The federal government opened their case against former governor Rod Blagojevich in terse and measured tones today -- and the defense roared back.
The two disparate styles mimicked the manner in which both sides have waged rhetorical warfare over the past 18 months. The government methodically laying out its case while Blagojevich was yammering and stammering and gesticulating for all -- for everyone -- to see.
The prosecution's opening arguments rested on the perception of Blagojevich as a selfish, corrupt man who tried to use the power of state government to derive personal benefit.
"Rod Blagojevich was trying to use his position as governor to get something of benefit for himself," said prosecutor Carrie Hamilton, who also opened the trial against convicted influence peddler and Blagojevich associate Tony Rezko. "When he was supposed to be asking 'What about the people of Illinois,' he was asking 'What about me?'"
Speaking calmly and methodically, Hamilton told the jurors that Blagojevich was deep in debt and struggling with payments, and that he saw President Obama's vacant Senate seat as a "golden ticket".
Hamilton described an administration where Blagojevich enlisted an inner circle which included the already convicted Tony Rezko, his chief of staff Lon Monk, who has pled guilty to corruption charges, and Chris Kelly, the Blagojevich stalwart who killed himself rather than testify against his former boss.
On a giant screen, she ticked off the alleged shakedowns: a $500,000 kickback for a pension deal; hundreds of thousands of dollars in a scheme involving the teacher’s retirement board; a demand for a fundraiser from a school needing state funds; a half million dollar demand from road builders in exchange for a new highway program; a hundred thousand dollars from one horse track owner in exchange for his signature on a racing bill; a 25 thousand dollar shakedown of Children’s Hospital; the attempted extortion of the Tribune company to gain the ouster of their editorial board; and what she said could have been a million dollar deal for Barack Obama’s senate seat.
Blagojevich, Hamilton said, began plotting these misdeeds from the first day he took office in order to line his own pockets.
Line his own pockets? Sam Adam Jr., responding for the defense, would have none of it, and argued if Blagojevich were trying to line his pockets, he wouldn't be penniless now.
“This is the biggest political corruption case in history,” Blagojevich's lawyer, Sam Adam Jr., thundered to the jury. “And what do they tell you? He’s broke; doesn’t have a dime!”

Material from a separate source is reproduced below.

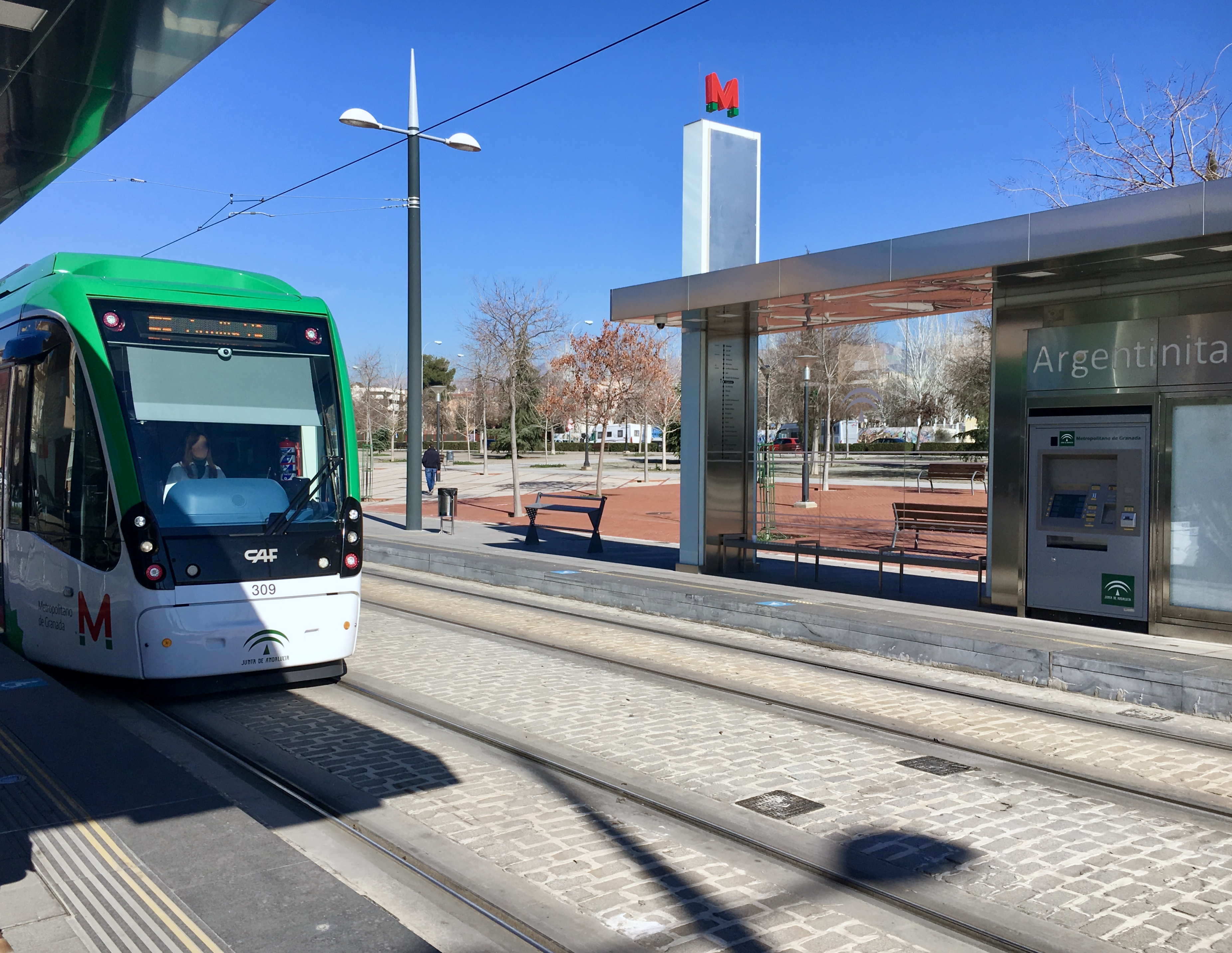 Estación de Argentinita del Metro de Granada

In a bombastic performance that saw the attorney criss-cross the courtroom, pound his fist, clap his hands, joke, guffaw, and even swear (albeit in the context of a quote), Adam Jr. declared that Rod Blagojevich was an honest man -- and a fool.
"That man there is as honest as the day is long," Adam Jr. said, pointing at Blagojevich. "You'll know it in your gut ... All you're going to see is he made a mistake. His judgment is horrible, horrible, horrible."

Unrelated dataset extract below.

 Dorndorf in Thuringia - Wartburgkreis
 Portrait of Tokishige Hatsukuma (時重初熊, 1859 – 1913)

Trying to portray Blagojevich as a naive man plied by the malicious intent of his so-called friends, Adam Jr. told the jury that Blagojevich "trusted the wrong people," including Stuart Levine ("the most corrupt man ever") and Tony Rezko ("the Bernie Madoff of Chicago.").
As for Blagojevich: "He ain't corrupt," Adam Jr. said.

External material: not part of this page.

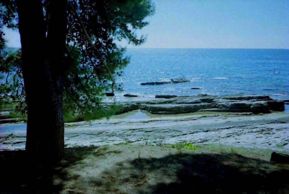 am Hotel
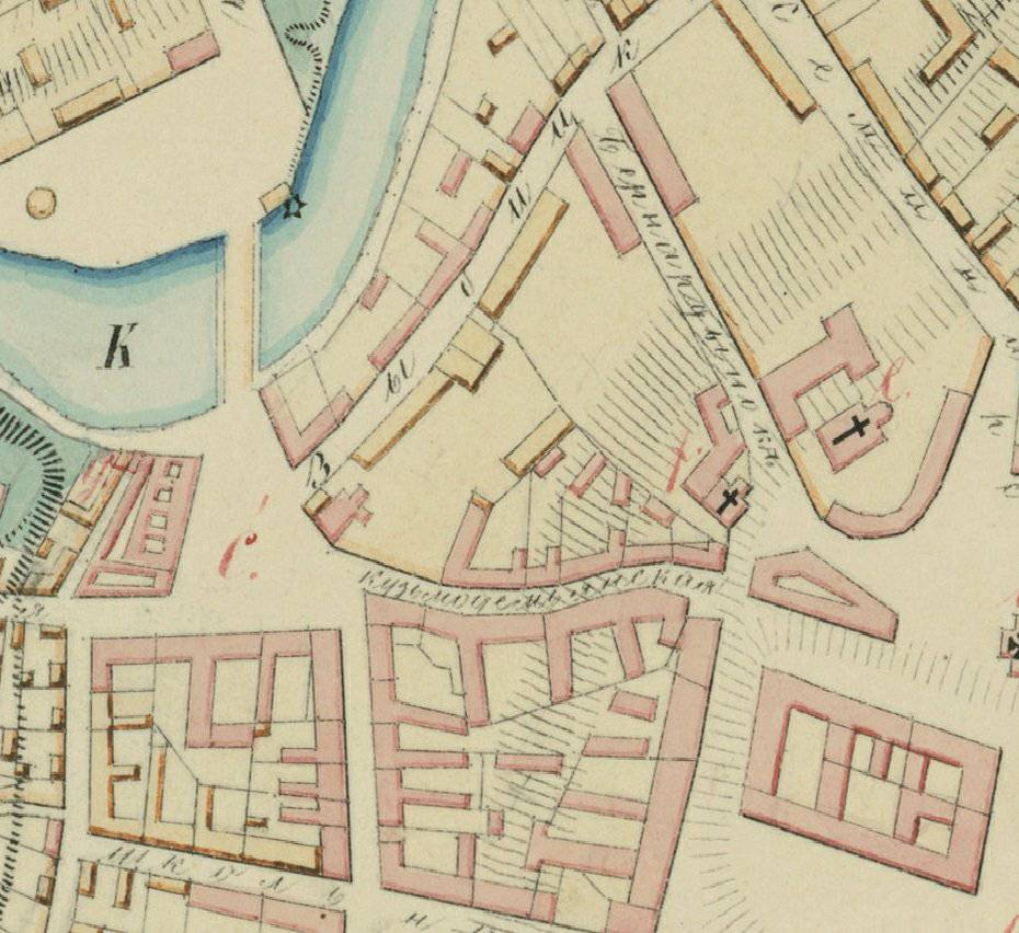 Беларуская (тарашкевіца): Менск (Miensk), Цёмныя Крамы (Ciomnyja Kramy). Плян

Blagojevich furiously took notes during the prosecution’s description of his litany of misdeeds, as the jury seemed riveted by the presentation. That jury, 11 men and 7 women, includes a young Best Buy clerk, a Marine veteran who was wounded in Lebanon and has trouble sitting for prolonged periods, and a woman who said that most of what she knew about the former governor was based on Jay Leno’s jokes about him on late night TV.
The first witness in the case, an FBI agent, will take the stand Wednesday morning.